By the end of this notebook you will:

+ Experience running PacBio long-read assembly.
+ Compare long read assembly to short-read and hybrid assemblies from notebook 1.
+ Learn about alternative assembly software.


### Assigned readings: 

**Read these papers carefully, we will discuss in class:**

+ Li, Fay-Wei, and Alex Harkess. “A Guide to Sequence Your Favorite Plant Genomes.” Applications in Plant Sciences 6, no. 3 (n.d.): e1030. https://doi.org/10.1002/aps3.1030.



+ Sumpter, Nicholas, Margi Butler, and Russell Poulter. “Single-Phase PacBio De Novo Assembly of the Genome of the Chytrid Fungus Batrachochytrium Dendrobatidis, a Pathogen of Amphibia.” Microbiology Resource Announcements 7, no. 21 (November 2018). https://doi.org/10.1128/MRA.01348-18.



**Please skim the paper below, you do not need to read it in detail:** 
+ Giordano, Francesca, Louise Aigrain, Michael A. Quail, Paul Coupland, James K. Bonfield, Robert M. Davies, German Tischler, et al. “De Novo Yeast Genome Assemblies from MinION, PacBio and MiSeq Platforms.” Scientific Reports 7, no. 1 (June 21, 2017): 3935. https://doi.org/10.1038/s41598-017-03996-z.




In [None]:
import toyplot
import numpy as np
import pandas as pd

In [None]:
# conda install bioconda::miniasm
# conda install bioconda::minimap2
# conda install bioconda::canu

### Batrachochytrium dendrobatidis genome assembly

In this notebook we will continue to examine the published genome assembly data for *Bd* (https://www.ncbi.nlm.nih.gov/pubmed/30533847) that was recently assembled with PacBio reads.
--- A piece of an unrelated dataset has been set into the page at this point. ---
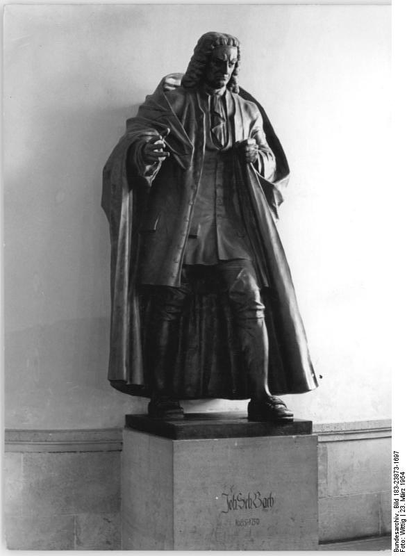 Eisenach, Bach-Denkmal Zentralbild TBD (Wittig) 23.3.1954 11 Motive Bachehrung 1954 in der Wartburgstadt Eisenach. Der 269. Geburtstag des grossen Meisters der deutschen Musik, Johann Sebastian Bach, wurde in seiner Geburtsstadt Eisenach feierlich begangen. An der diesjährigen Bachehrung in Eisenach nahmen zum ersten Mal nach 1950 wieder viele westdeutsche Gäste teil. Die Pflege des alten nationalen Kulturerbes, und hier besonders der Bach'schen Musik, kam in den Konzerten des Bach-Chores in der Georgenkirche, der Taufkirche von J.S.Bach, zum Ausdruck. Auch die "Arbeitsgemeinschaft für alte Musik" und der Madrigalchor sowie die Landeskapelle trugen zum Gelingen dieser festlichen Tage besonders bei. UBz: Denkmal von Johann Sebastian Bach am Eingang der Georgenkirche in Eisenach.
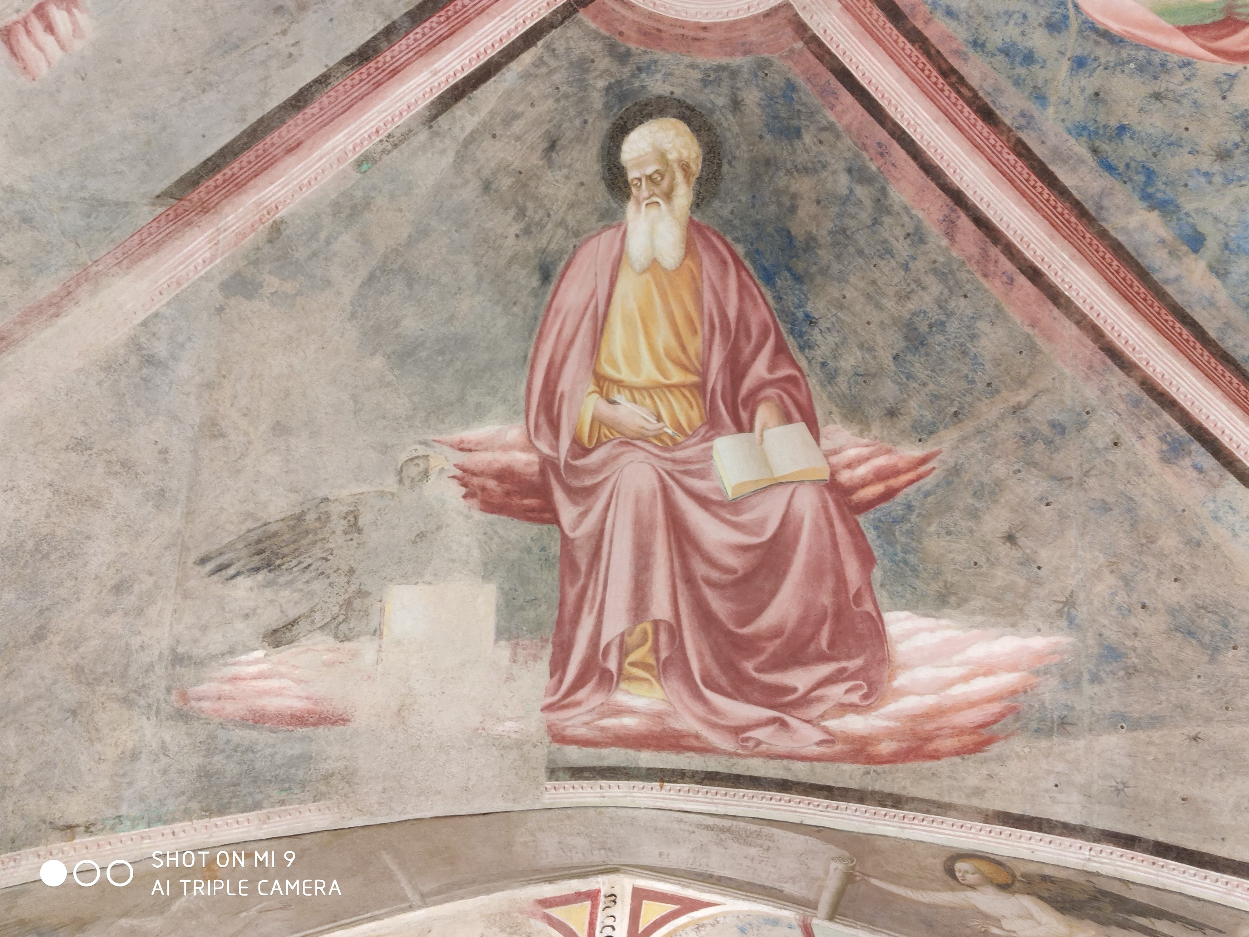 Giovanni Evangelista è qui rappresentato con a fianco il suo simbolo: l'aquila.

In the last notebook we assembled a related genome using short-read and hybrid short-read + PacBio data. Here we will assemble the genome using only PacBio long reads. In terms of the algorithms involved in assembly this will employ a quite different approach from the de Bruijn graph based approach used in the first notebook. We will try two different approaches, a very fast assembler called `miniasm`, and a much slower but more accurate method called `canu`. The latter is the method that the authors used in the study. Both are considered OLC assemblers: overlap-layout-consensus. 

## Miniasm assembly

The miniasm assembly is performed in two steps. We first use the tool `minmap2` to calculate the overlaps among all of the pacbio reads in the fastq data file. Then we input this overlap information along with the raw data to `miniasm` which will infer a graph assembly -- the best way to uniquely connect all overlapping sequences. This involves splitting ambiguous loops in the graph and calculating the shortest path through the graph. The result can be converted to a final fasta file representing the consensus assembled contigs. 
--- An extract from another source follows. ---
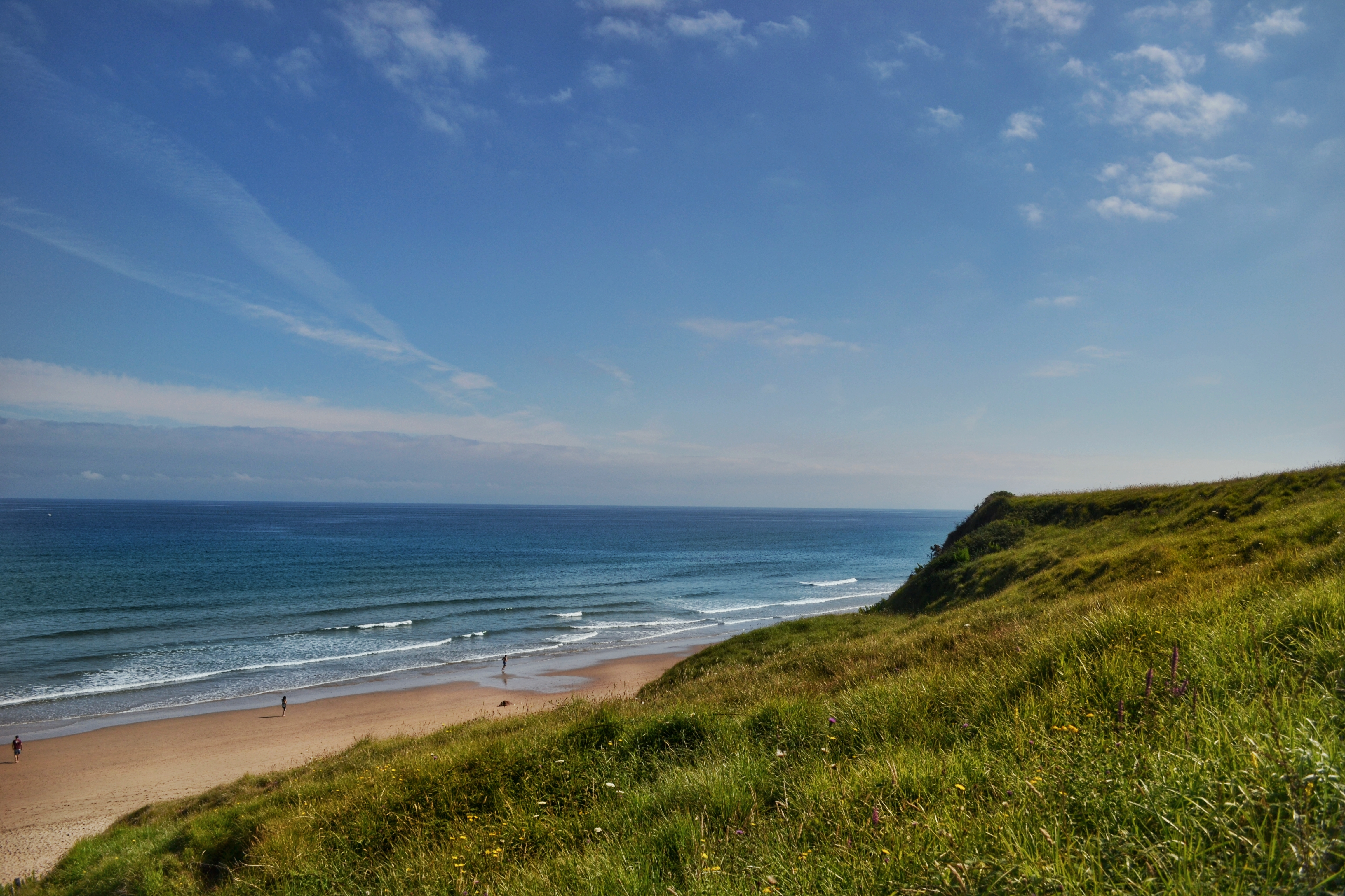 Vista general de la playa de la Vega, perteneciente al condejo de Ribadesella (Asturias). This is a photography of a Special Area of Conservation in Spain with the ID: ES1200047. Natura2000 entry, EEA entry
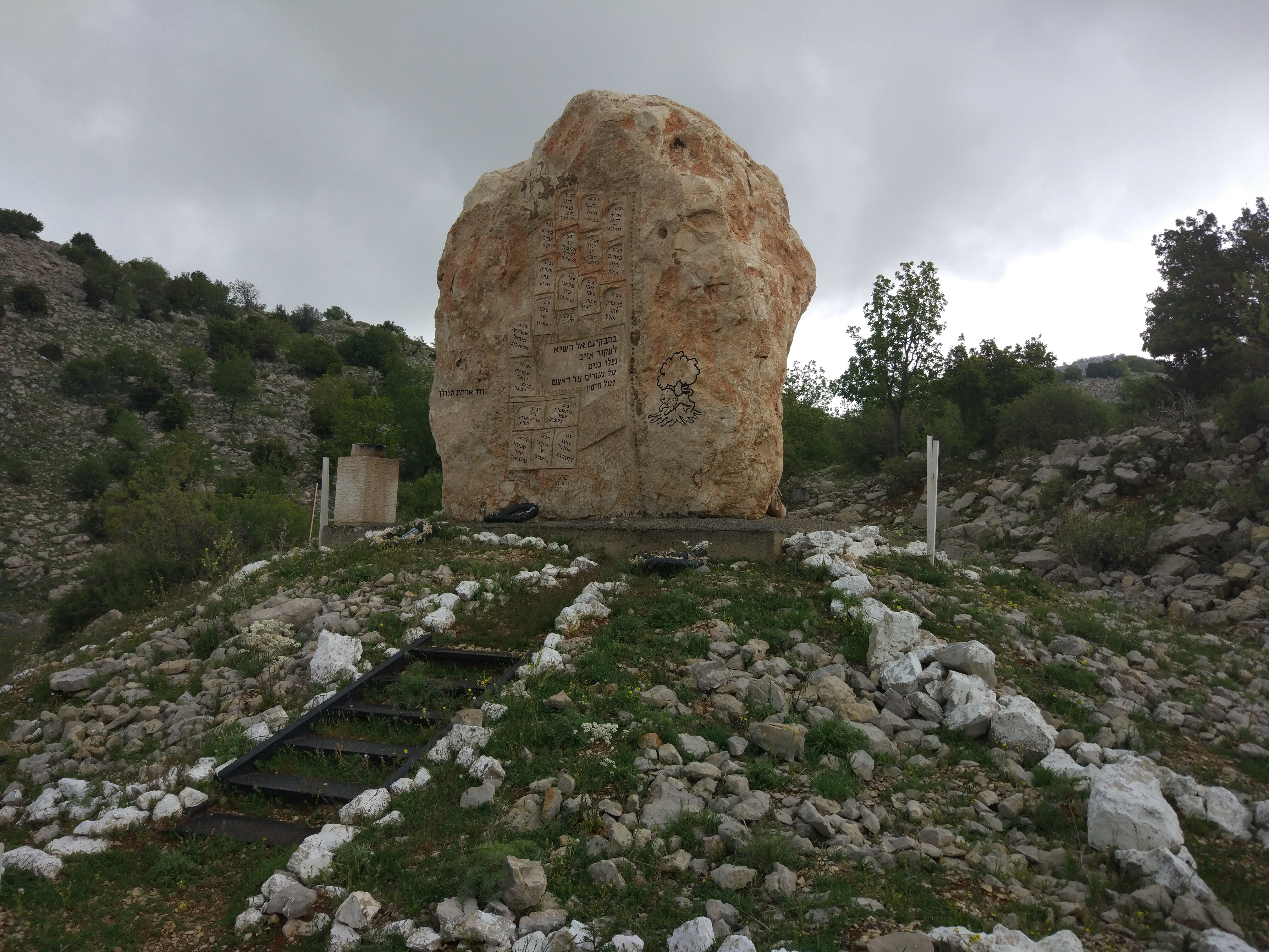 אנדרטת ללוחמי גדוד 17 (אריות הגולן) של גולני שנפלו בחרמון. על כביש 98, סמוך לחניון התחתון של אתר החרמון

### Overlap: get overlap of PacBio reads
Here we align all of the PacBio reads to each other. For very large datasets this can be time consuming. New algorithms (e.g., `minimap2` have *dramatically* improved the speed of this step recently. 

In [None]:
%%bash

#minimap2 -x ava-pb -t 20 SRR7825134.50K.fastq SRR7825134.50K.fastq > SRR7825134.paf


This returns a result in the form of a [pairwise alignment format (.paf)](https://github.com/lh3/miniasm/blob/master/PAF.md) file. To avoid you having to compute this file I uploaded the first 20 lines of the file to a URL so you can easily look at it. Because the format is tabular we can load it as a DataFrame with pandas to look at it below. This file contains information about the positions where long reads in the data overlap each other. 

In [None]:
url = "https://raw.githubusercontent.com/genomics-course/11-assembly/master/notebooks/SRR7825134.20lines.paf"
pd.read_csv(url, sep="\t", header=None)

### Layout: assemble contigs from overlapping reads
The program `miniasm` is an OLC assembler, it takes the raw long-read data (.fastq) and the mapping information (.paf) and constructs contigs by constructing a graph that connects sequences based on the overlaps. An output is produced in [graphical fragment assembly format (.gfa)](https://github.com/GFA-spec/GFA-spec). This format can be used in some software to visualize the assembly. It contains within it the assembled contig sequence information as well as the loops and bubbles (ambiguities) in their assembly (the graph).

In [None]:
%%bash

# miniasm -f SRR7825134.fastq SRR7825134.paf > SRR7825134.gfa

If we just want the best estimate of the assembly we can extract the contig sequences from this file to get a fasta file. This can be done using the unix tool `awk` to extract the lines from the `.gfa` file that start with "S" and convert them to fasta format, like bellow

In [None]:
%%bash

# awk '$1 ~/S/ {print ">"$2"\n"$3}' SRR7825134.gfa > assembly_miniasm.fasta

### Consensus: polish the assembled contigs by mapping reads again

Technically the last step by `miniasm` performs both a *layout* and *consensus* step of the OLC assembly. The assembly fasta file was constructed from the overlaps among the long reads. However, it is common with long-read assemblies to apply one or more additional *consensus* steps that aim to polish the final base calls. Example programs for final polishing include `racon` and `quiver` which use PacBio reads to polish the data, or `pilon` which can use Illumina data to polish it. We will skip this step for now since it is optional, and often very time consuming. 

Before we analyze this genome file, let's try assembling the genome again from PacBio data using a different program. 


## Canu assembly
The program [Canu](https://canu.readthedocs.io/en/latest/quick-start.html) is considered one of the best long-read assemblers, but it is much slower than the last approach we tried. While the assembly above using miniasm finished in just a few minutes, the canu assembly below took several hours. Once we get to the assembly comparisons you can decide if you think the longer run time was worth it.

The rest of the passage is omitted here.